Ешуа вспомнил, как в сумерках возвращались они от Ерухама из Мишкине. Морта сидела, нахохлившись, кутаясь в Хавин платок, пощипывая пальцами его мягкие кисти, плечи ее подрагивали, то ли от тряски, то ли от холода — дело было осенью, в начале октября — то ли от сознания, что с сегодняшнего дня она больше не Морта и все-таки Морта, какое бы ей имя не предлагали взамен, а Ерухам предлагал даже библейские — Эсфирь, Суламифь — и ходкие, затасканные, какие она слыхивала и на базаре, и в корчме, и в лавке Нафтали Спивака, когда та еще была дела — Ривка, Брайне, Фейге. Хоть режьте ее, хоть четвертуйте, но она была Мортой и Мортой останется до гробовой доски.
Ешуа так и подмывало выведать у нее, о чем она думает, но чутье подсказывало, что с расспросами надо повременить. Пусть пообвыкнет, пусть пройдет через все омовения, о которых говорил ей рабби Ерухам, пусть переспит с ним, с Ешуа, её законным мужем перед богом и людьми, хотя бы одну ночь, пусть на праздник иом-кипур переступит порог молельни, вот тогда она и без расспросов раскроется, распахнется, как дверь от сквозняка.
Что до синагоги, тут Ешуа одолевали сомнения — не пойдет она туда, калачом не заманишь, бабы обварят шепотками, как кипятком. Еще бы: в местечке семь вдов, а кого он, старый хрыч, греховодник, чтоб земля его не носила, выбрал — прислугу свою, подстилку сына! Срам, и только. Срам, срам, а ему, Ешуа, начхать на их пересуды. Когда любишь, все стерпишь. А он любит, бог свидетель, любит как никого не любил. Никого и никогда. Морта родит ему ребенка — сына или дочь, а может, двойню, чего только от разных кровей не бывает!

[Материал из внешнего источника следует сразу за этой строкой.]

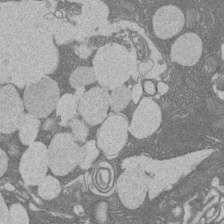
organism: Rat
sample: Salivary granule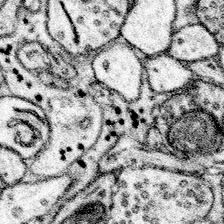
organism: Mouse
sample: Somatosensory cortex neuropil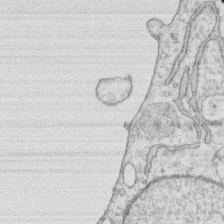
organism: Human
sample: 1205lu cells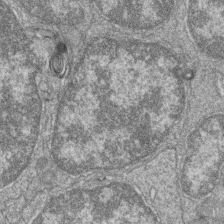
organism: Zebrafish
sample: Cilia; retinal pigment epithelium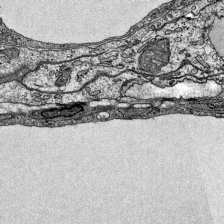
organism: Mouse
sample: Visual Cortex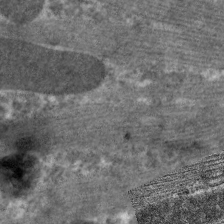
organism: C. elegans
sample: Pharynx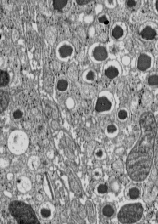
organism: C57BL Mouse
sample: Pancreatic islet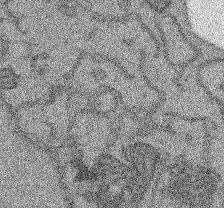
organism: Human
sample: HeLa cells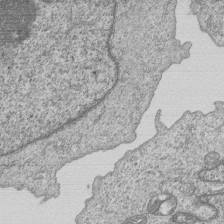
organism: Human
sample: MDA-MB-231 cells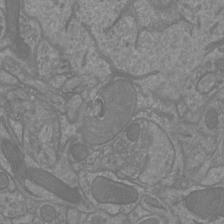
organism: Mouse
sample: Cortical neurons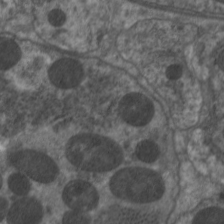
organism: C. elegans
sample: Pharynx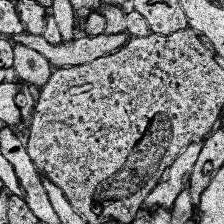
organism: Human
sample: Temporal Lobe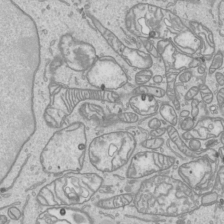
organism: Human
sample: Mitochondria in HCT116 cells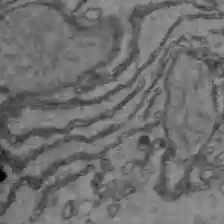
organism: C57BL Mouse
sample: Liver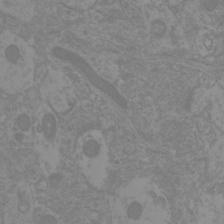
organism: Mouse
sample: Cortical neurons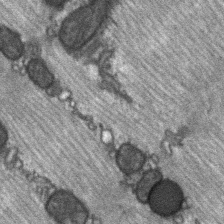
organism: C57BL Mouse
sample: Soleus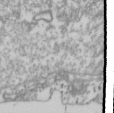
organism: Drosophila
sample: Cell division; meiosis; drosophila spermatocytes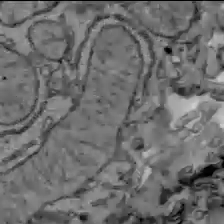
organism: C57BL Mouse
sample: Liver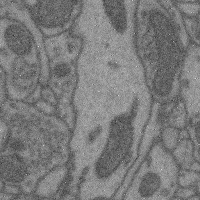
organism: Mouse
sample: Cerebral cortex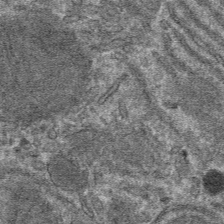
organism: Mouse
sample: Mouse hepatocytes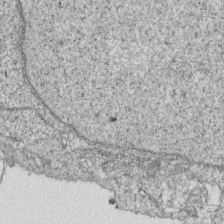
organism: Human
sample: HeLa cell HIV synapse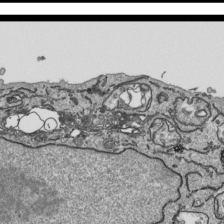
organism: Human
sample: Mitochondria in HCT116 cells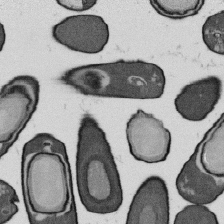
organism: B. subtilis
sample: Bacterial spore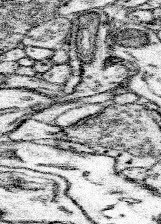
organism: Mouse
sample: Somatosensory cortex neuropil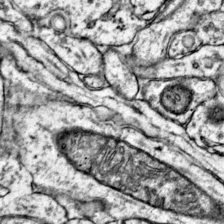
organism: Mouse
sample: Primary visual cortex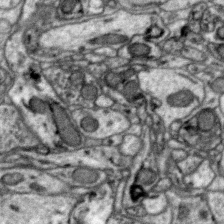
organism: Zebra finch
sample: Brain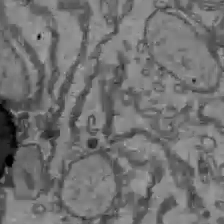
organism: C57BL Mouse
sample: Liver

Единственный, кто омрачал радость Ешуа, был Семен.
Даже обращение Морты в еврейство не могло рассеять дурные предчувствия корчмаря. Ну что с ним делать? Безумие спасло его от каторги за убийство, но что спасет его от безумия? Что? Стоит на развилке в дождь, в стужу, в зной и ждет не кого-нибудь, а самого Мессию, и ни за что не выкуришь его оттуда, и так третий год подряд. Не ест, не пьет, стоит себе, и все. Спасибо Морте, бегает на развилку три раза на дню, носит ему еду и кормит, как малое дитя, с ложечки…
Ешуа готов поклясться на торе, что тогда, когда они возвращались от Ерухама, Морта думала не о наставлениях мудрого пастыря, не о том, чем теперь попотчует ее жизнь как еврейку, а о нем, о Семене.
Однажды, придя с развилки, промокшая до нитки Морта, выжимая в сенях волосы, сказала ему с упреком:
— Это я виновата.
— В чем? — не сообразил Ешуа.
— В том, что он такой…
— Побойся бога! — осерчал корчмарь. — Во всем виноват он сам, бездельник!
— Я виновата, я…
— Уж коли искать виноватых, так вот он, — Ешуа ткнул себя в грудь.